Touching the Customer

In today’s ecommerce environment, it is not enough to have a website and product. You have to have an “experience,” and preferably a positive and memorable one. Setting yourself apart, directly connecting with the customer and driving loyalty are more important than ever.

Most ecommerce companies tackle these issues with amazing web designs, interactive curating, competitive pricing, loyalty programs, and other endless features, offers, and programs. Companies measure all sorts of acronyms; LTV, PCR, and CAR; just a spoonful of the alphabet soup that serves as today’s ecommerce metrics.

But, what about the physical experience? The most common answer, “It’s all virtual. You know, on the web. There is not an actual physical experience.” Wrong.

For every ecommerce order of a physical product, there is a box, bag or envelop. When a customer picks up their package, it is the first time they physically touch your company; and that is a powerful event.

All the best web features in the world cannot make up for a late shipment, backorder, canceled order, and/or shipping damage. Order delivery is the final step in the order lifecycle and sometimes the worst. Bad order fulfillment can make or break a customer’s decision to ever order from your company again.

The customer may complain, call customer service, leave a review or tell nasty stories to their friends. Or…they may just quietly walk away. Moving on to the next website that sells exactly what you sell, at the same price, and on the same web platform. It’s called “dogs not barking,” and it can be frightening.

So what goes into a positive and sticky order delivery experience? Three things: Inventory, Shipping, and Packaging.


Do you have it?
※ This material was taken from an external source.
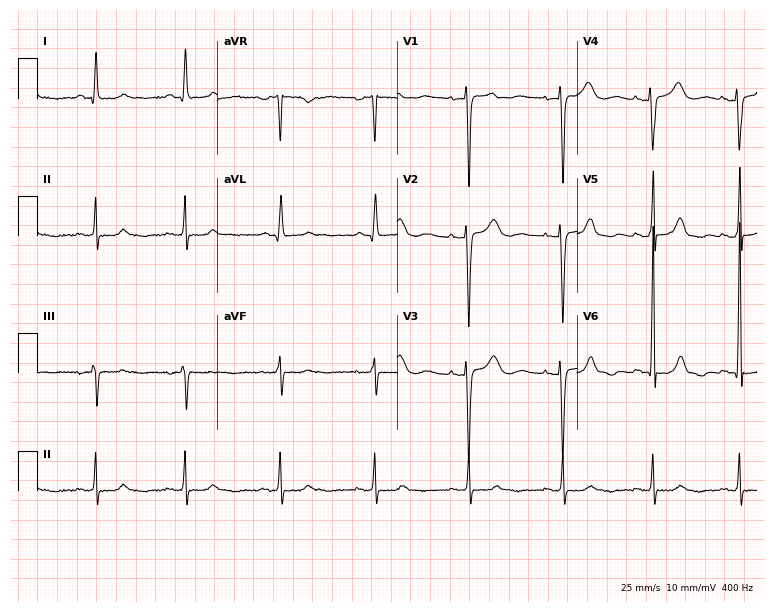
Standard 12-lead ECG recorded from a 49-year-old female patient (7.3-second recording at 400 Hz). None of these six findings is recorded: first-degree AV block, right bundle branch block (RBBB), left bundle branch block (LBBB), sinus bradycardia, atrial fibrillation (AF), sinus tachycardia. Findings outside these six are not listed.

Is it in a sellable condition? Are you going oversell? When the customer checked out you said you had it; now you don’t. WTH?

Customer disappointment (or delight) starts with inventory. Even the most beautiful website wouldn’t soothe a customer when you cancel their order. Inventory accuracy is a pillar of excellent customer experience.

Investing in solid OMS solutions and rigorous inventory hygiene ensures solid customer delivery. Technology that provides insights, selling thresholds and low inventory alerting is key to fast scaling and growth.


Does speed matter? In the world of Amazon Prime, the resounding answer is “YES!”. However, it depends. Does your brand or demographic demand 2-day air? Will your product arrive melted, defrosted or just gross with 3-5 day shipping?

Providing 2-day air can eat away at margins and inhibit profits, not great long term strategies. Replenishment orders can be predicted and utilize slower ground shipping to save money. Some products do not reflect pricy shipping options and may deter customers.

Spend some time with marketing and customer service, understand their point of view. Then you can offer shipping speeds and prices that reflect your brands, your customer and your experience.


It’s just a box, right? Nope. It’s an experience. Does your company tout carbon offsetting and environmentally friendly? Do your virgin pulp boxes, packed full of styrofoam peanuts, and glossy leaflets say “environmentally friendly”? No, it does not. It screams, “I can’t walk the talk.”

Packaging is not just about shipping sh*t in a box. It’s about product integrity, recycling, cost savings; and most importantly it is about touching the customer. So what does your box say about you?